■ DATA RECORDS ■
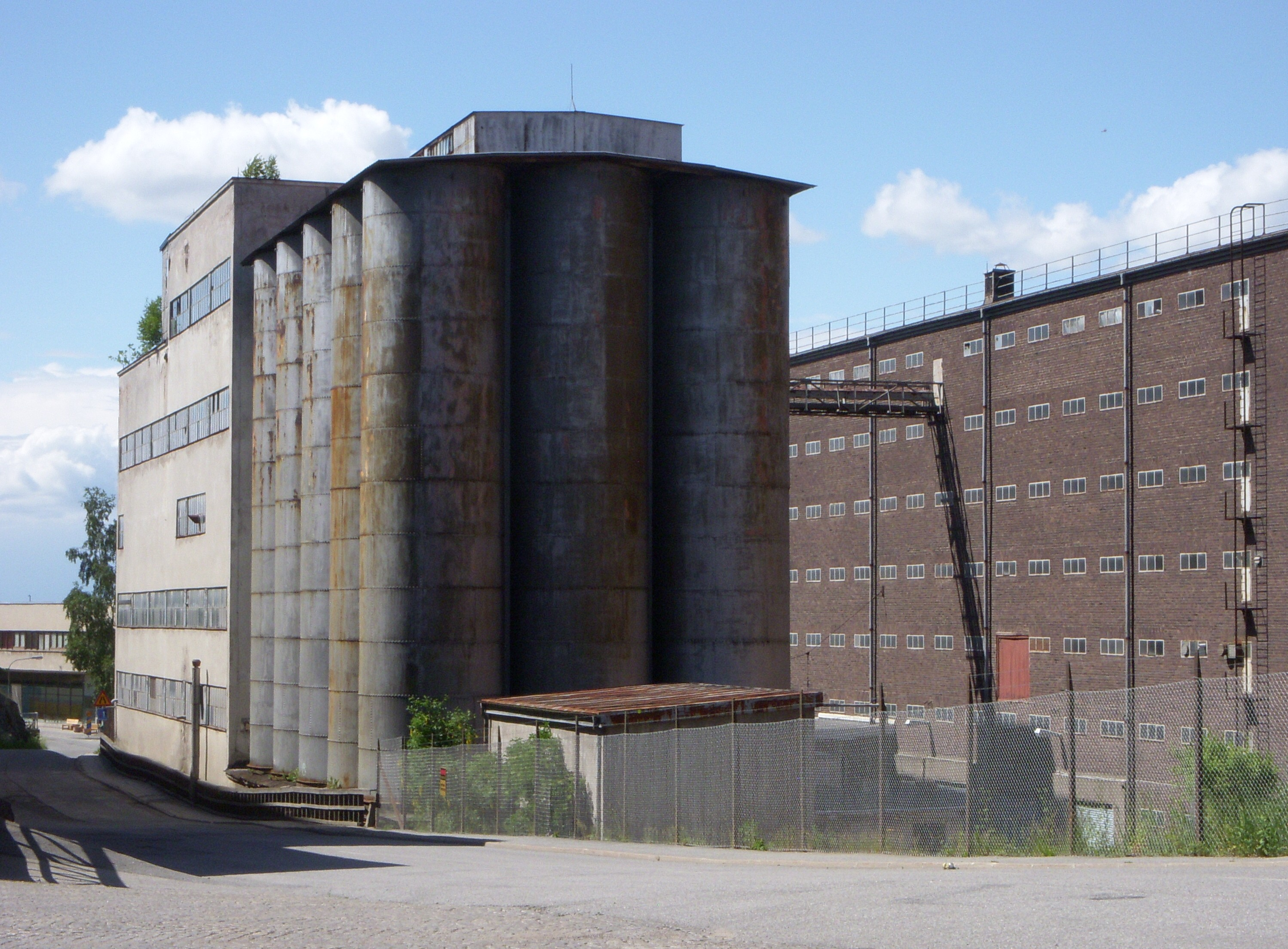 Kvarnholmens övergivna fabriksbyggnader
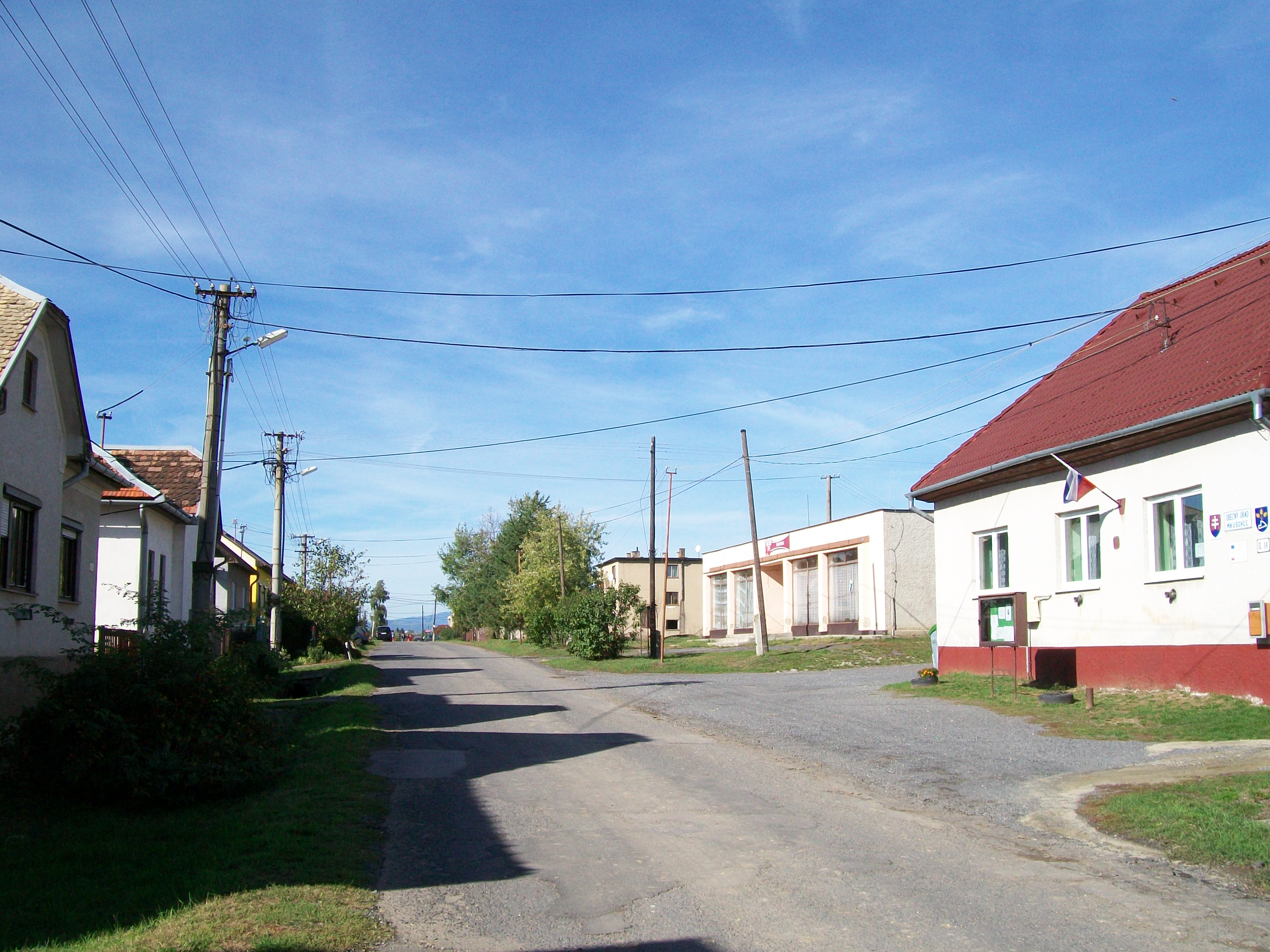 Ulica v Mikušovciach, vpravo obecný úrad
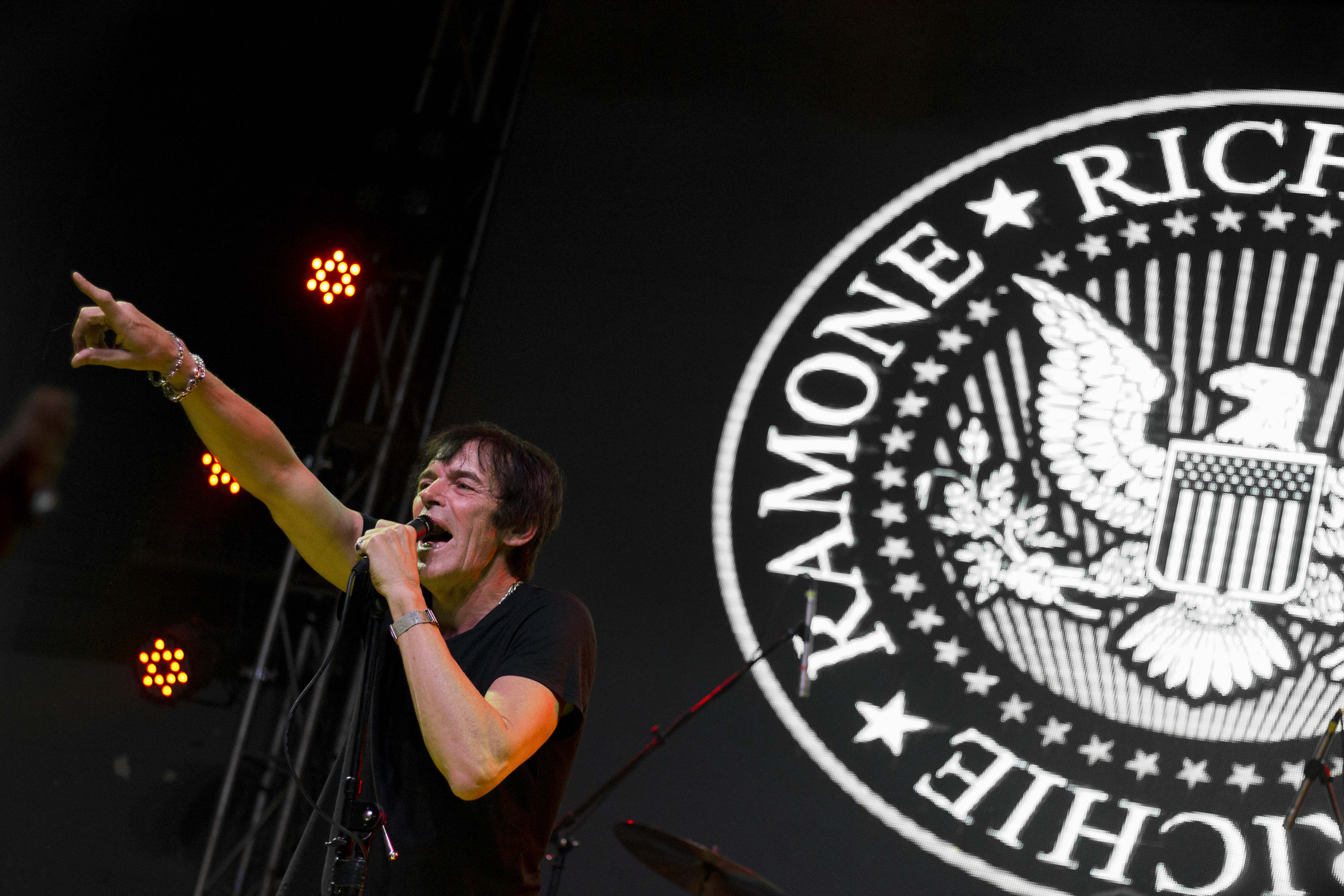 Richie Ramone, Chile 2018 ©MarianoBeuses
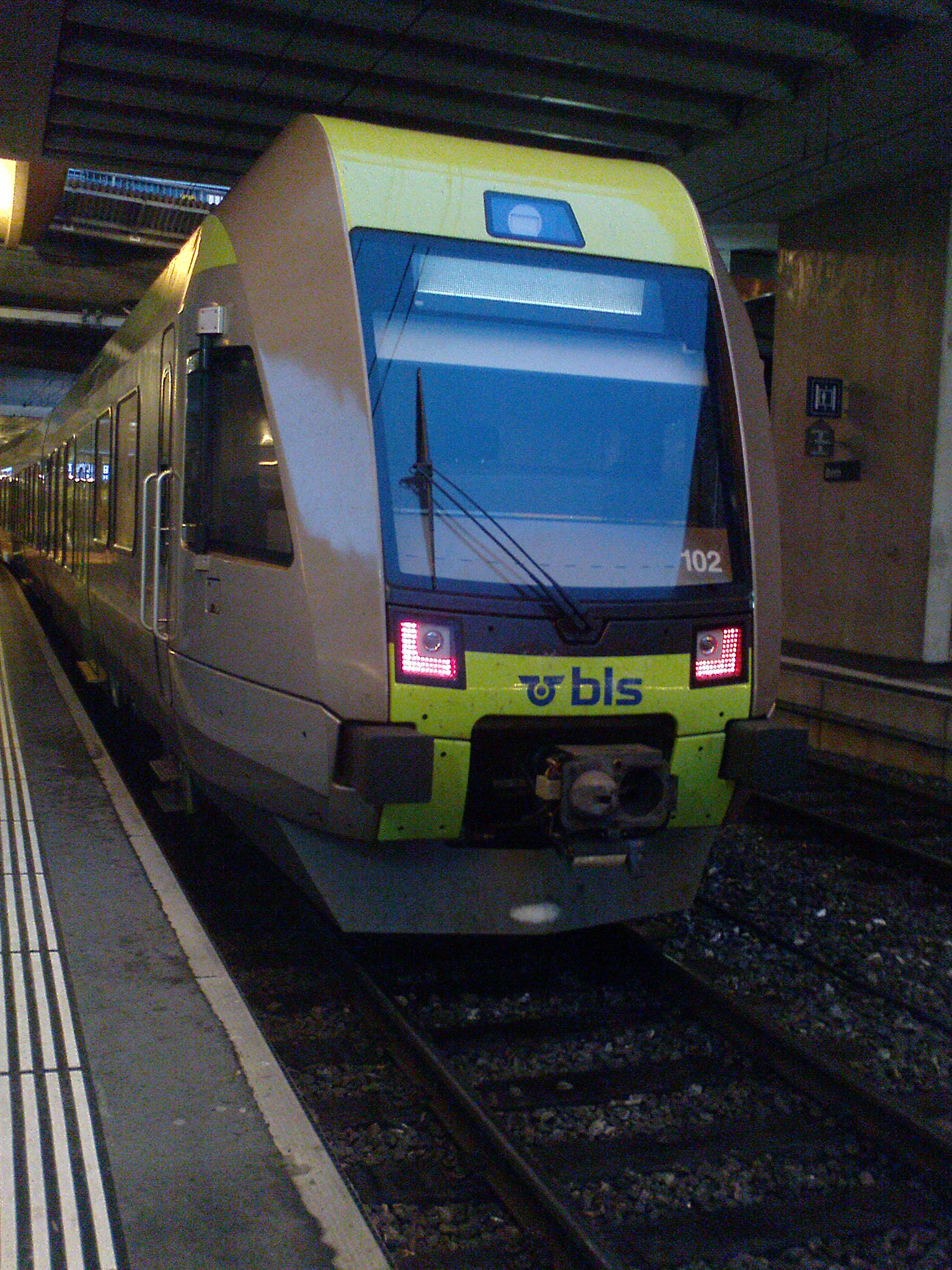 BLS RABe 535 102 im HB Bern
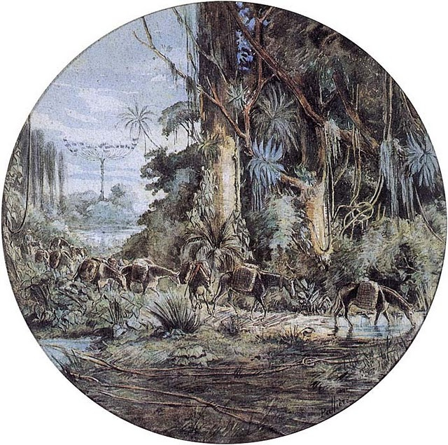 Descendo a Serra do Mar com tropas de erva mate, gravura de João Leão Pallière (1823 - 1887) da obra de Álbum de Cenas Americanas de 1864.OBS.: Como base em 2011 = 124 anos de falecimento do autor.
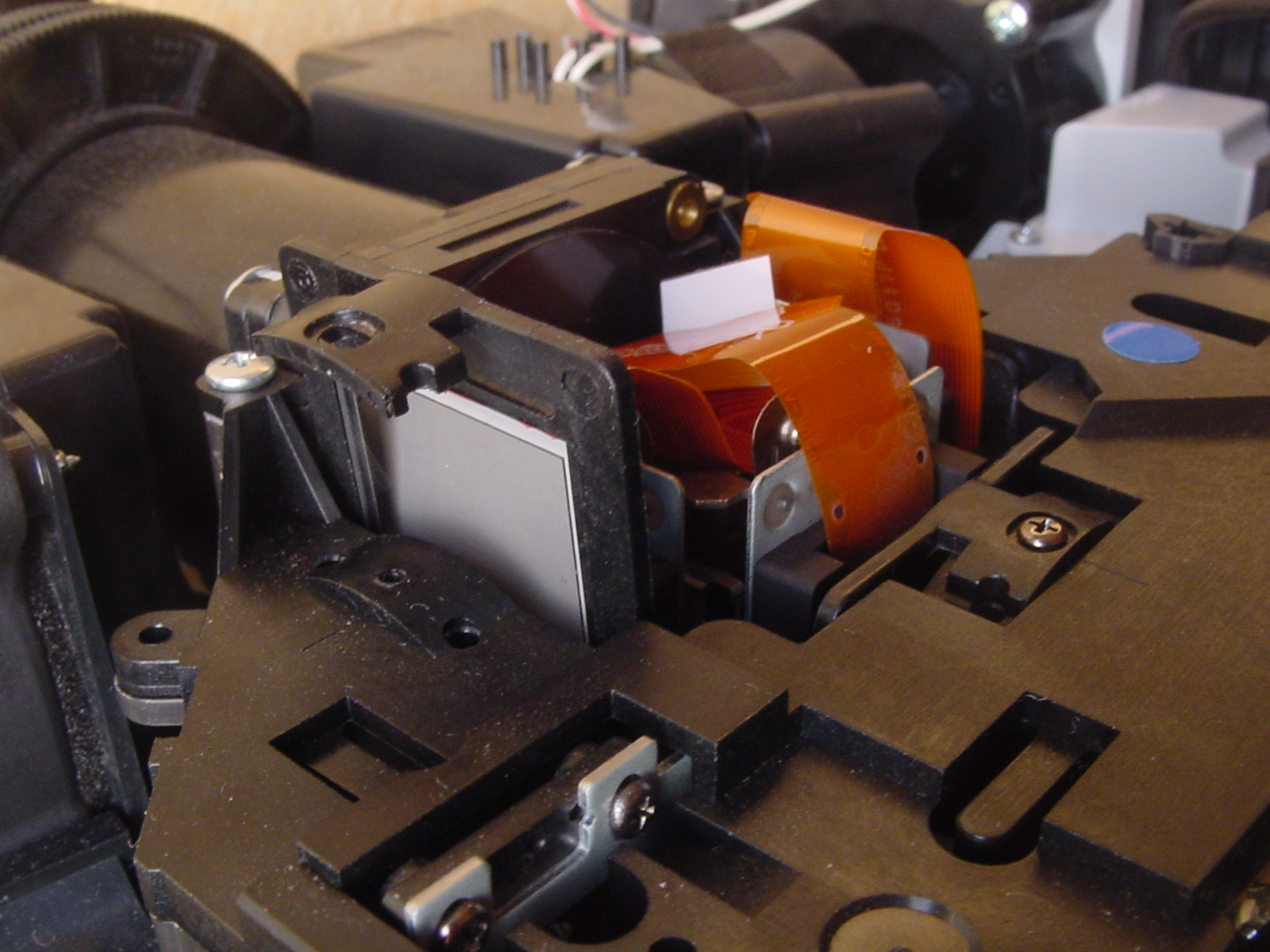 Ausgeführte Umsetzung des separated polarizer bei einem LCD-Projektor mit 3 LCDs (RGB). Zur Verdeutlichung der Konstruktion wurde einer der drei Polarisatoren mit seinem Tragerahmen aus seinem zugehörigen Luftschacht gezogen und mit einer hinterlegten weißen Folie sichtbar gemacht.

■ TASK ITEM ■
Would you copy out, exactly and with no pictures, only the lines above from the one that contains "Ulica v Mikušovciach, vpravo obecný úrad" through the one that contains "Descendo a Serra"?

■ RESPONSE BELOW ■
 Ulica v Mikušovciach, vpravo obecný úrad
 Richie Ramone, Chile 2018 ©MarianoBeuses
 BLS RABe 535 102 im HB Bern
 Descendo a Serra do Mar com tropas de erva mate, gravura de João Leão Pallière (1823 - 1887) da obra de Álbum de Cenas Americanas de 1864.OBS.: Como base em 2011 = 124 anos de falecimento do autor.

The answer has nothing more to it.